For the following exercises, the given limit represents the derivative of a function \(y=f(x)\) at \(x=a .\) Find \(f(x)\) and \(a .\) $$\lim _{h \rightarrow 0} \frac{\cos (\pi+h)+1}{h}$$

Short Answer

Expert verified
Function: \(f(x) = \cos(x) + 1\), Point: \(a = \pi\).

Step by step solution

01

Recognize the Limit Definition of the Derivative

The limit given, \( \lim_{h\rightarrow 0} \frac{\cos(\pi+h)+1}{h}\), represents the definition of the derivative of a function \( f(x) \) at a point \( a \). The general formula for the derivative using limits is \( f'(a) = \lim_{h \to 0} \frac{f(a+h) - f(a)}{h} \).
02

Identify the Function and Point

From the limit expression \( \frac{\cos(\pi+h)+1}{h} \), we can see that the term \( \cos(\pi + h) \) suggests a function involving cosine.

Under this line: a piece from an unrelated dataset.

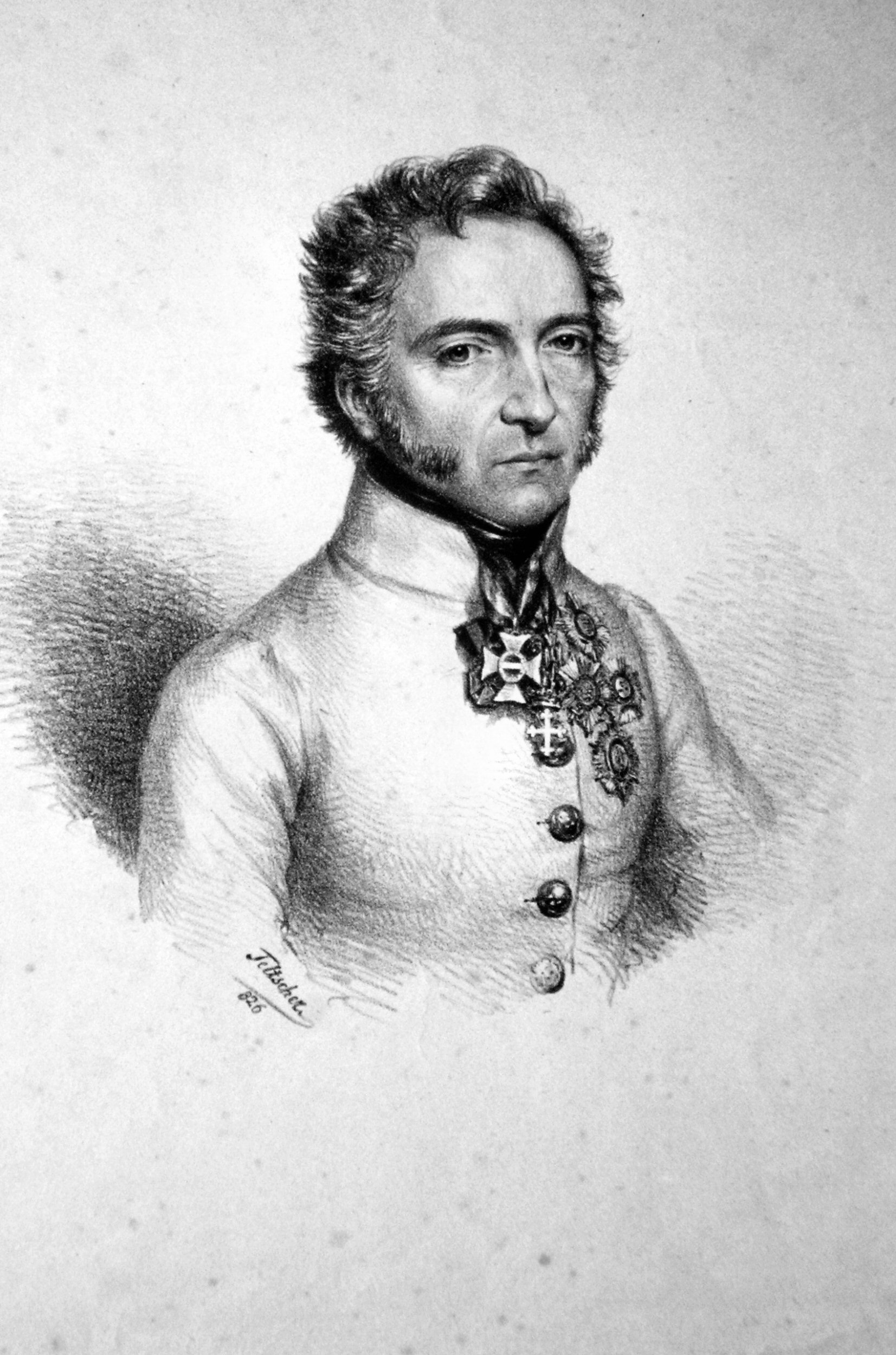 Laval Nugent, Graf von Westmeath (1777-1862) k. k. Feldmarschall, Kommandeur des Maria-Theresien-Ordens. Lithographie von Josef Eduard Teltscher, 1826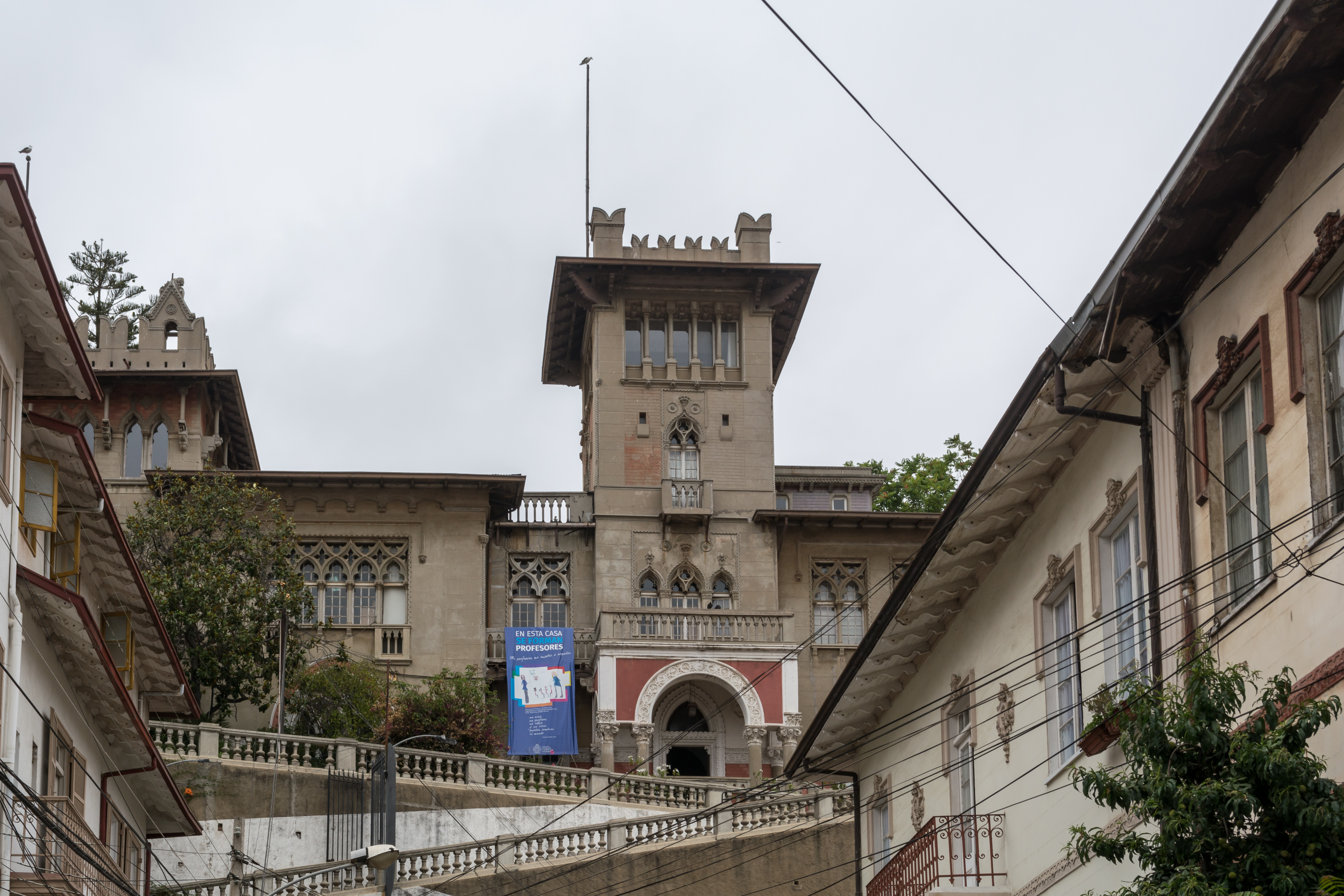 Palacio Valle, Viña del Mar, Región de Valparaíso, Chile

Set \( f(x) = \cos(x) + 1 \). Therefore, the point \( a \) where the derivative is evaluated must be where \( x \) in \( \cos(x) + 1 \) is replaced by \( \pi \).
03

Verify the Function and Point

For \( f(x) = \cos(x) + 1 \), let's verify: \( f(\pi + h) = \cos(\pi + h) + 1 \). The derivative expression becomes \( \lim_{h\rightarrow 0} \frac{f(\pi + h) - f(\pi)}{h} \). We know \( f(\pi) = \cos(\pi) + 1 = -1 + 1 = 0 \), therefore, \( \frac{\cos(\pi + h) + 1 - 0}{h} \) matches the original limit.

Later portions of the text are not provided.